Submitted by kaphed t3_124pbq5 in MachineLearning

Looking at some old tables:, Table 4, Table 2

Why do the ResNet-152 results vary? E.g. Top-1 error on ImageNet validation set is 19.38 in the original, but 22.2 in the EfficientNet paper.

Normally I would assume these type of results would be copied from the previous publication.



You must log in or register to comment.

suflaj t1_je1uvo8 wrote

They probably redid the experiments themselves. Also, ResNets had some changes shortly after release I believe, and they could have used different pretraining weights. AFAIK He et al. never released their weights.

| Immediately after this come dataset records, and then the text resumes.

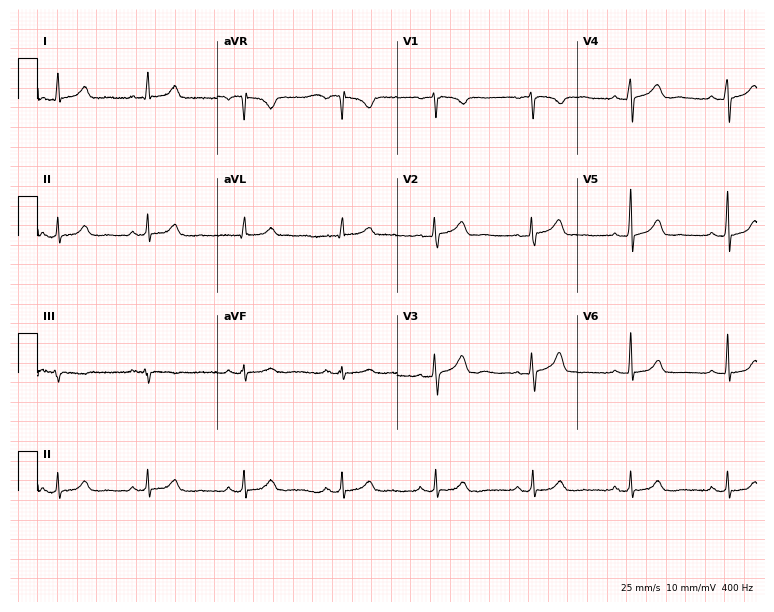
Electrocardiogram, a 48-year-old female. Overall reading on record: normal ECG.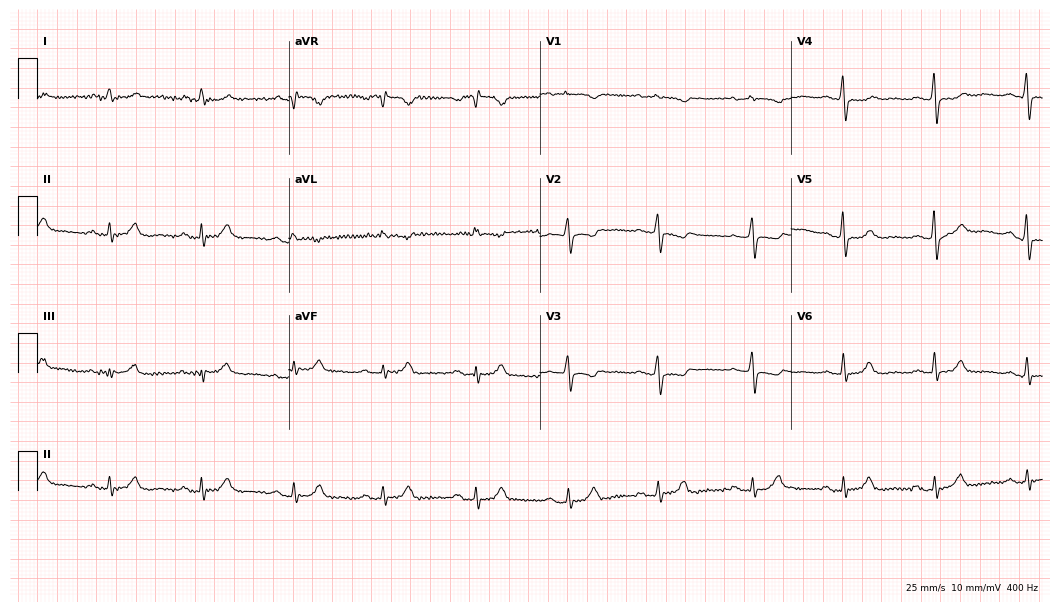
Electrocardiogram (10.2-second recording at 400 Hz), a 59-year-old woman. Of the six screened findings (first-degree AV block, right bundle branch block, left bundle branch block, sinus bradycardia, atrial fibrillation, sinus tachycardia), none is recorded. Only these six findings were labelled.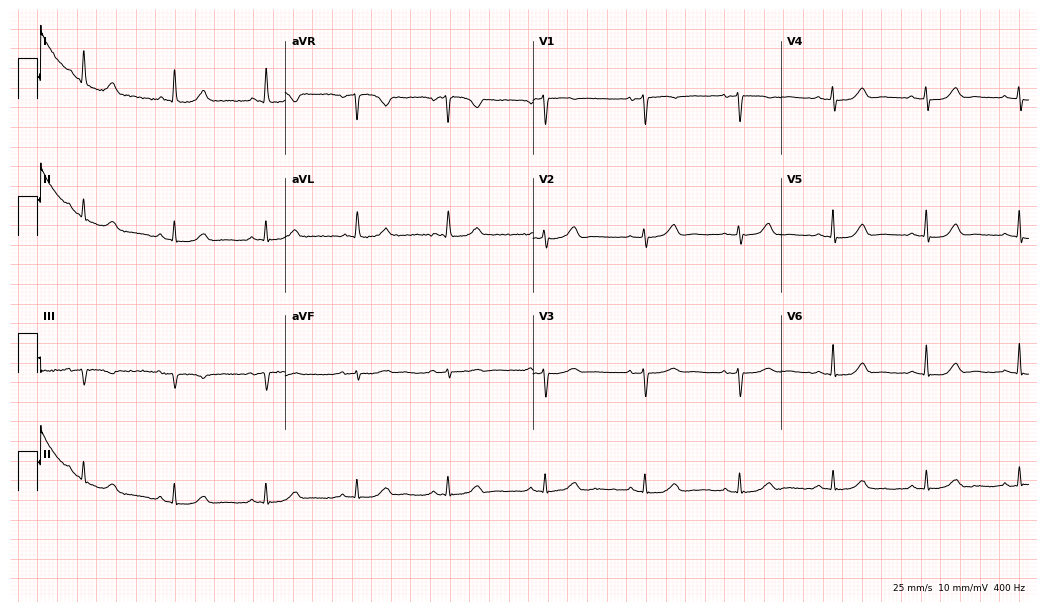
12-lead ECG from a female, 65 years old. No first-degree AV block, right bundle branch block, left bundle branch block, sinus bradycardia, atrial fibrillation or sinus tachycardia recorded for this tracing. Only these six findings were labelled.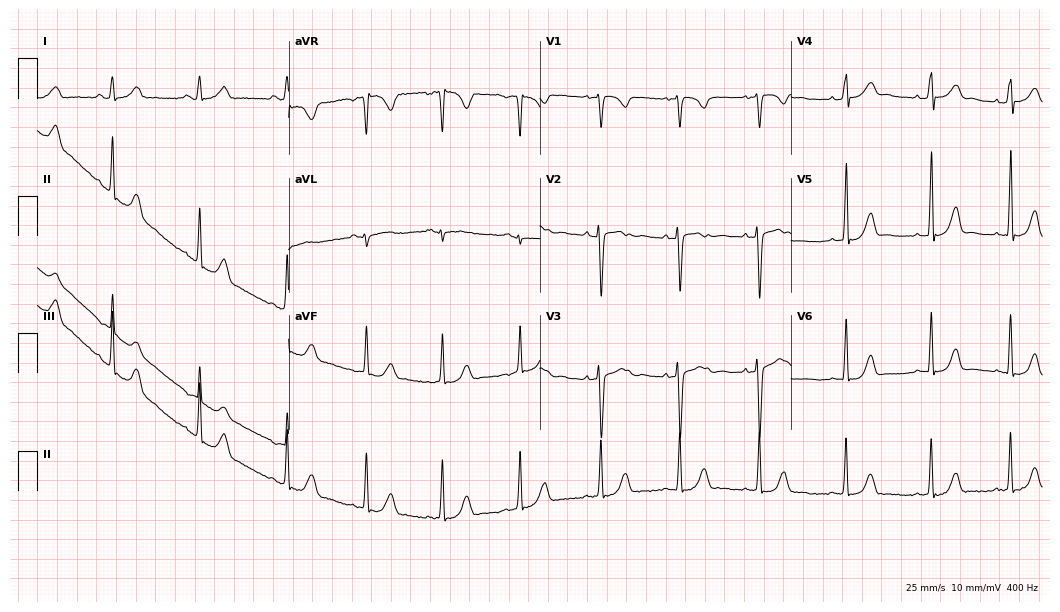
Standard 12-lead ECG recorded from a female patient, 21 years old. Read as a normal ECG.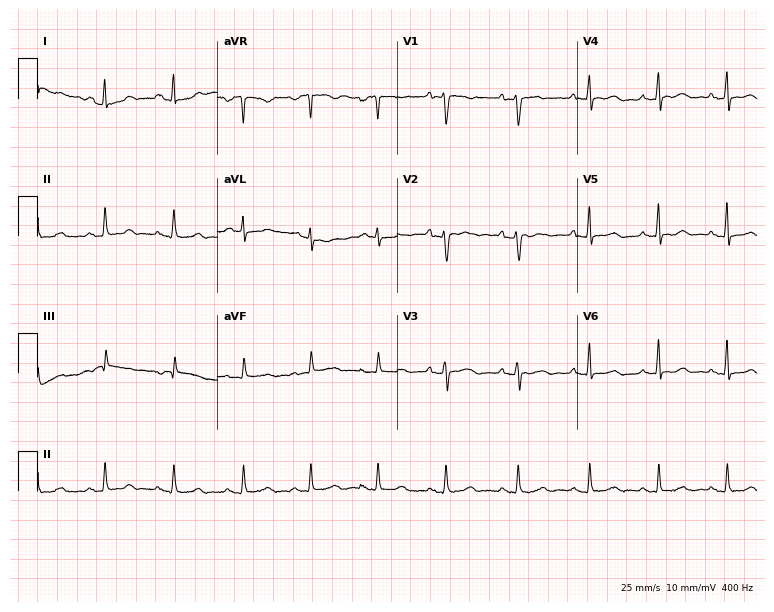
Resting 12-lead electrocardiogram. Patient: a 42-year-old female. None of these six findings is recorded: first-degree AV block, right bundle branch block (RBBB), left bundle branch block (LBBB), sinus bradycardia, atrial fibrillation (AF), sinus tachycardia.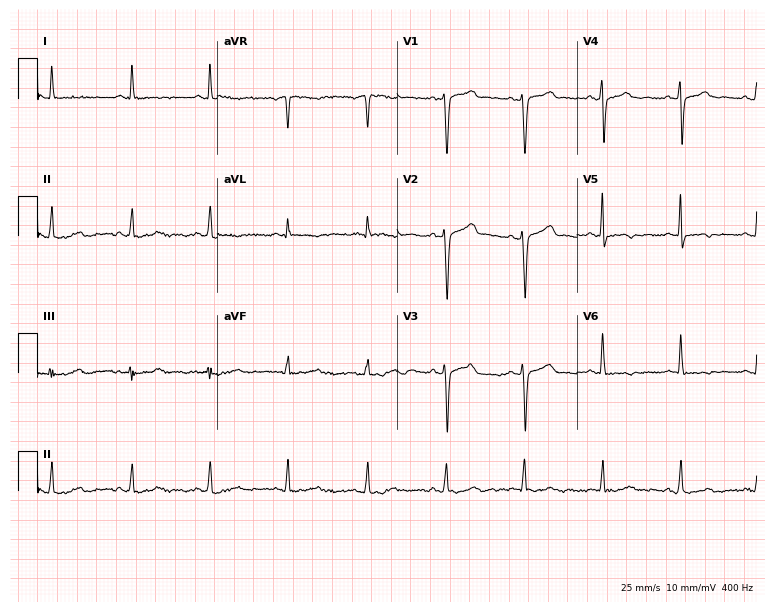
12-lead ECG (7.3-second recording at 400 Hz) from a 50-year-old female. Screened for six findings — first-degree AV block, right bundle branch block, left bundle branch block, sinus bradycardia, atrial fibrillation, sinus tachycardia — none is recorded. Only these six findings were labelled.

Furthermore, Wolfram and PyTorch pretrained weights are also around 22% top-1 error rate, so that is probably the correct error rate. Since PyTorch provides weights that reach 18% top-1 error rate with some small adjustments to the training procedure, it is possible the authors got lucky with the hyperparameters, or employed some techniques they didn't describe in the paper.


U03B1Q t1_je4xekj wrote

There was an ASE paper that found that even under identical hyperparameter seed settings networks had a variance of about 2% due to non-determinism in the parallel computing workflow. If they chose to retrain it instead of copying the old numbers, this performance discrepancy is in line with this work.